[[ EXCERPTED DATA open ]]

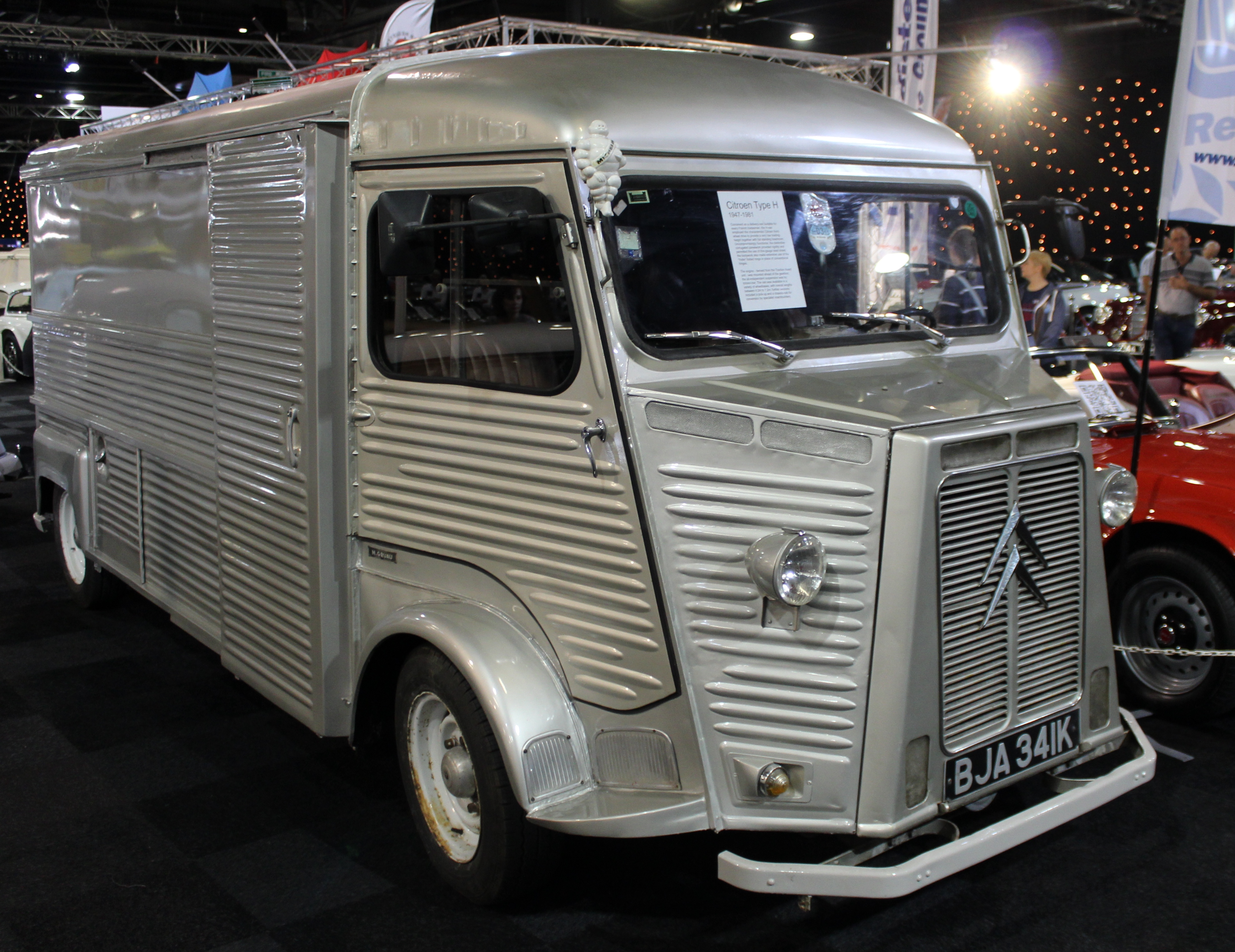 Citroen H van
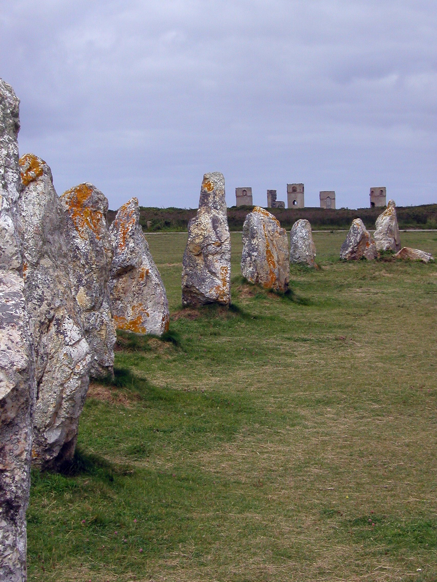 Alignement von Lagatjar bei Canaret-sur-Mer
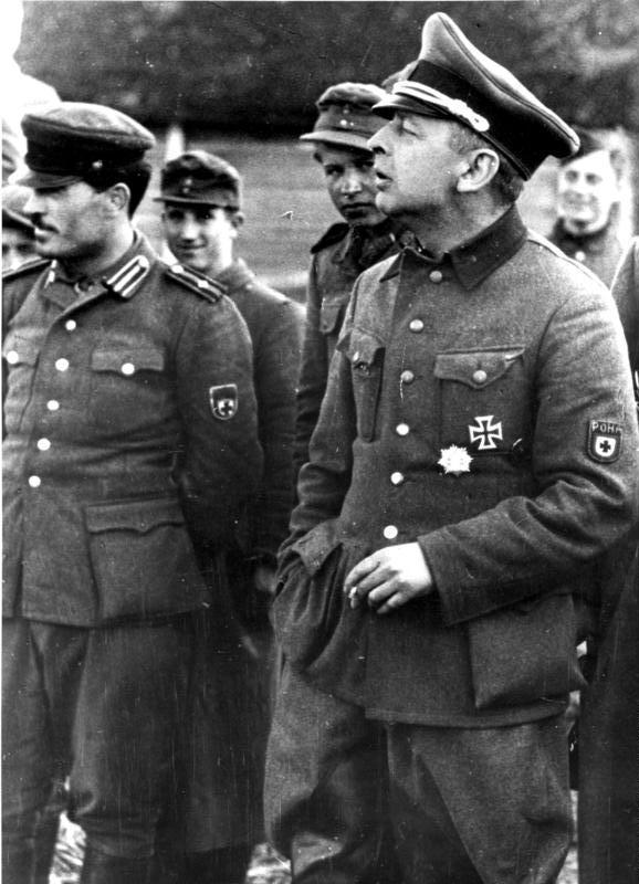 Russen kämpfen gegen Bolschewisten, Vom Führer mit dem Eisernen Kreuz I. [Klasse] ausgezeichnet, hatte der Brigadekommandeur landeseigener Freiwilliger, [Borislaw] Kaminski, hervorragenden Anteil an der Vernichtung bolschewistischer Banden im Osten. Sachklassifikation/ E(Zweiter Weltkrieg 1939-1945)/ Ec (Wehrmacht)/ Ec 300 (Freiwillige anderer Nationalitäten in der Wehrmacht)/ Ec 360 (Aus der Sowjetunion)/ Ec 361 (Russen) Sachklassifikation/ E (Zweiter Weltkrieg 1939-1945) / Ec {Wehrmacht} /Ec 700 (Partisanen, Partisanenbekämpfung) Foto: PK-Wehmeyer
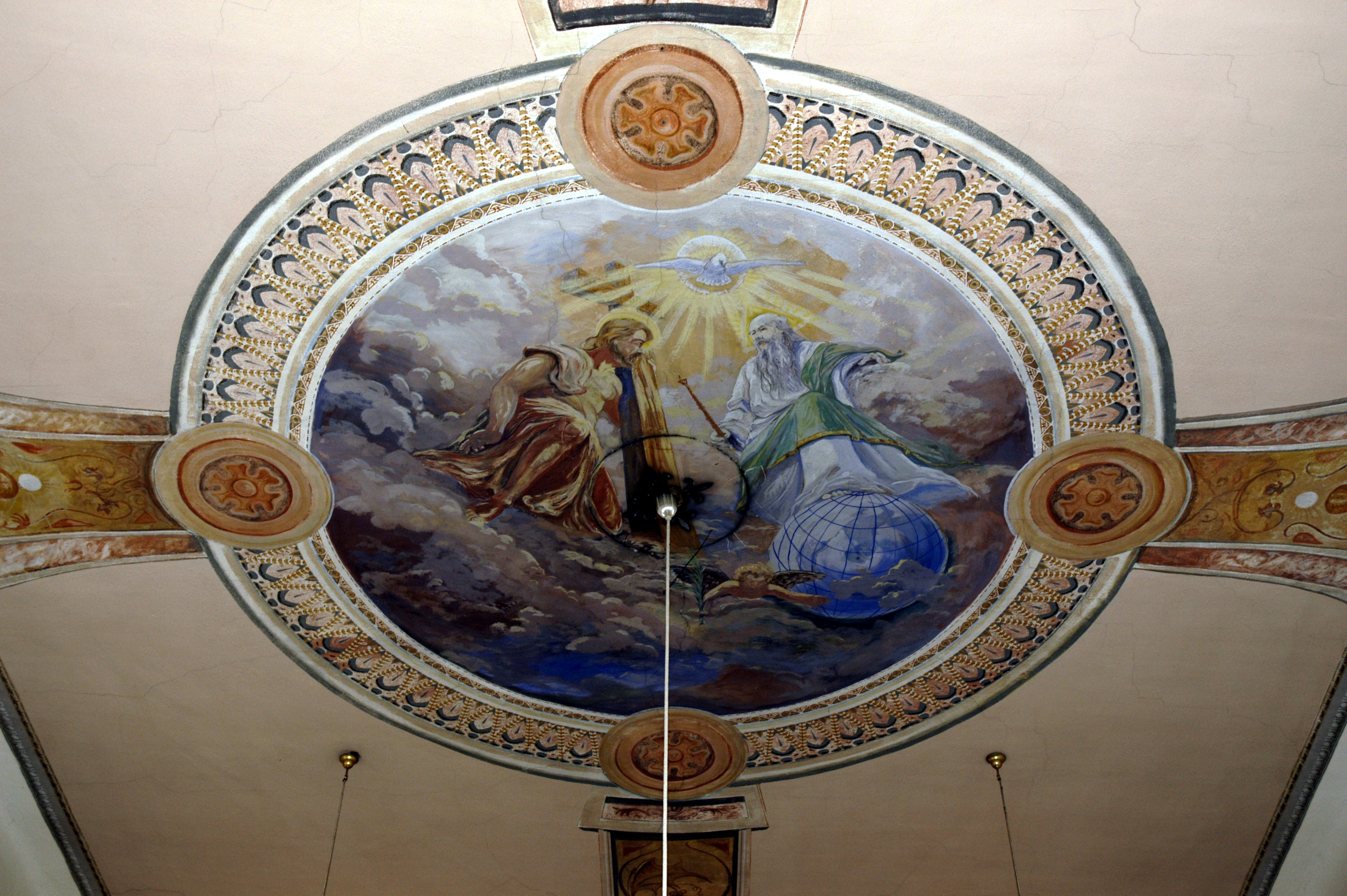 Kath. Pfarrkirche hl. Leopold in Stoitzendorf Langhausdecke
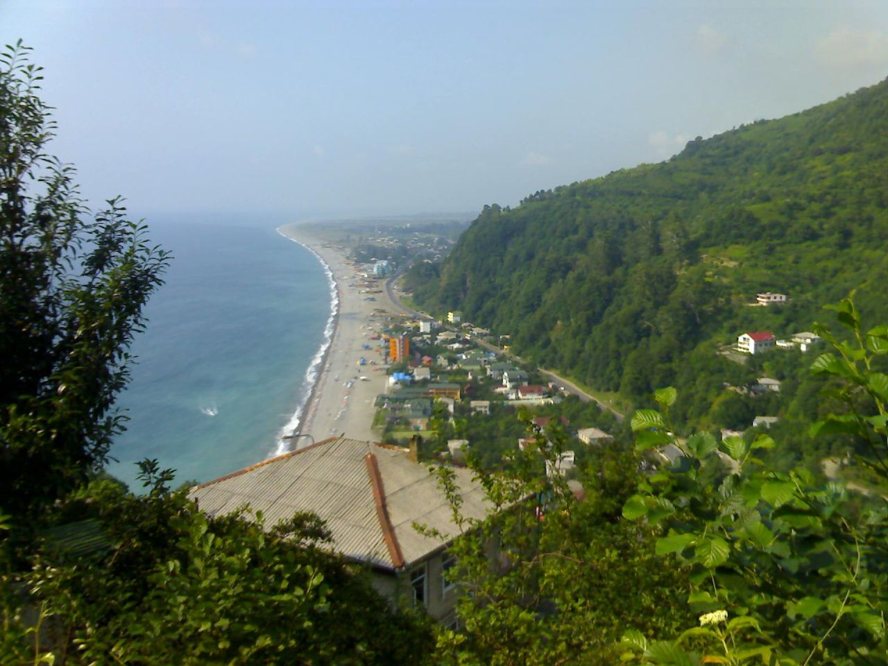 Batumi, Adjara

[[ EXCERPTED DATA closed ]]

**WHAT NEEDS TO BE DONE**. Needed here is a verbatim copy of the data from the first line through the line with "Alignement von Lagatjar bei Canaret-sur-Mer", without pictures.

**SOLUTION FOR THIS TASK**.
 Citroen H van
 Alignement von Lagatjar bei Canaret-sur-Mer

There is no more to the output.